Required action. Copy the entries exactly. Their pictures do not belong in the copy.

Given entries.
:::::
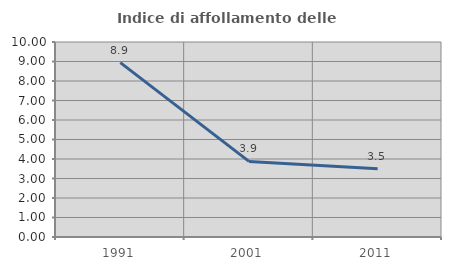
| Category | Indice di affollamento delle abitazioni  |
|---|---|
| 1991.0 | 8.94 |
| 2001.0 | 3.875 |
| 2011.0 | 3.503 |
:::::
Exercise answer.
| Category | Indice di affollamento delle abitazioni  |
|---|---|
| 1991.0 | 8.94 |
| 2001.0 | 3.875 |
| 2011.0 | 3.503 |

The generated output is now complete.